FDA Cuts Drug Review Time To Weeks For Companies Promoting 'National Priorities,' Reminiscent Of Covid Era "Operation Warp Speed"
"During the COVID-19 pandemic, review processes that took a year were performed in weeks. We believe this is a clear demonstration that rapid or instant reviews are possible."
Earlier this week, the Food and Drug Administration (FDA) announced that it would provide vouchers to pharmaceutical and biotech companies to fast track the approval of new drugs and vaccines within “weeks,” a process reminiscent of President Donald Trump’s “Operation Warp Speed” in 2020, where drug companies were no longer required to undergo multiple rounds of clinical testing for their vaccines and therapeutics, which would normally take at least several years to fully perform.
The FDA’s review time will now be truncated to at least a year to now a matter of a couple of months if not weeks.
The policy shift was announced on June 17th in a headline press release on the FDA’s website, where the FDA will provide “limited vouchers” to companies aligned with “U.S. national priorities.”
The press release states (emphasis mine):
The U.S. Food and Drug Administration today announced its Commissioner’s National Priority Voucher (CNPV) program to enhance the health interests of Americans.
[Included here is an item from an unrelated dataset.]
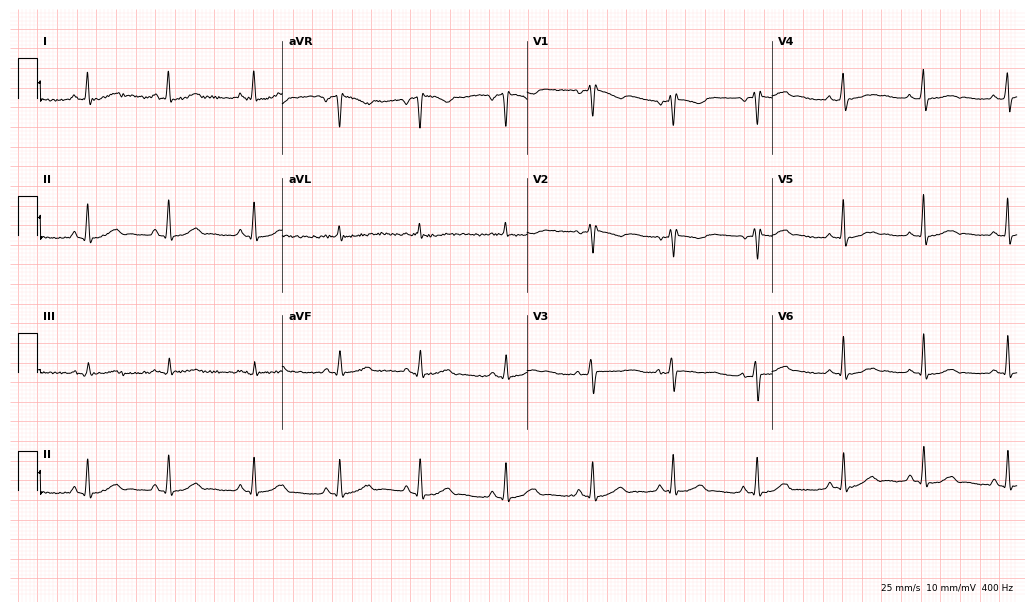
Standard 12-lead ECG recorded from a female, 41 years old. Read as a normal ECG.

The new voucher may be redeemed by drug developers to participate in a novel priority program by the FDA that shortens its review time from approximately 10-12 months to 1-2 months following a sponsor’s final drug application submission.
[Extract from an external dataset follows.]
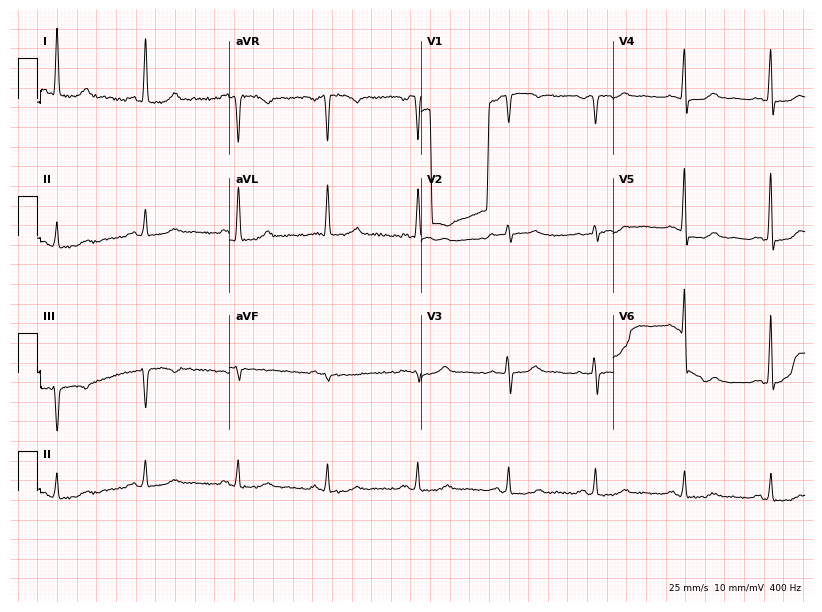
12-lead ECG from a 62-year-old female. Screened for six findings — first-degree AV block, right bundle branch block (RBBB), left bundle branch block (LBBB), sinus bradycardia, atrial fibrillation (AF), sinus tachycardia — none is recorded. Other findings, if any, are not listed.

The new CNPV process convenes experts from FDA offices for a team-based review rather than using the standard review system of a drug application being sent to numerous FDA offices. Clinical information will be reviewed by a multidisciplinary team of physicians and scientists who will pre-review the submitted information and convene for a 1-day “tumor board style” meeting.
The FDA plans in the first year of the program to give a limited number of vouchers to companies aligned with U.S. national priorities. In addition to receiving the benefits of this program, the agency may also grant an accelerated approval, if the product for which the voucher is used meets the applicable legal requirements for accelerated approval. The new review program will also include enhanced communication with the sponsor throughout the process. The FDA Commissioner will use specific criteria to make the vouchers available to companies that are aligned with the national health priorities of:
Addressing a health crisis in the U.S.
Delivering more innovative cures for the American people.
Addressing unmet public health needs.
Increasing domestic drug manufacturing as a national security issue.
To qualify, sponsors must submit the chemistry, manufacturing, and controls (CMC) portion of the application and the draft labeling at least 60 days before submitting the final application. Sponsors must also be available for ongoing communication with prompt responses to FDA inquiries during the CNPV review. The FDA reserves the right to extend the review window if the data or application components submitted are insufficient or incomplete, if the results of pivotal trial(s) are ambiguous, or if the review is particularly complex.
Vouchers can be directed by the FDA towards a specific investigational new drug of a company or be granted to a company as an undesignated voucher, allowing a company to use the voucher for a new drug at the company’s discretion and consistent with the program’s objectives.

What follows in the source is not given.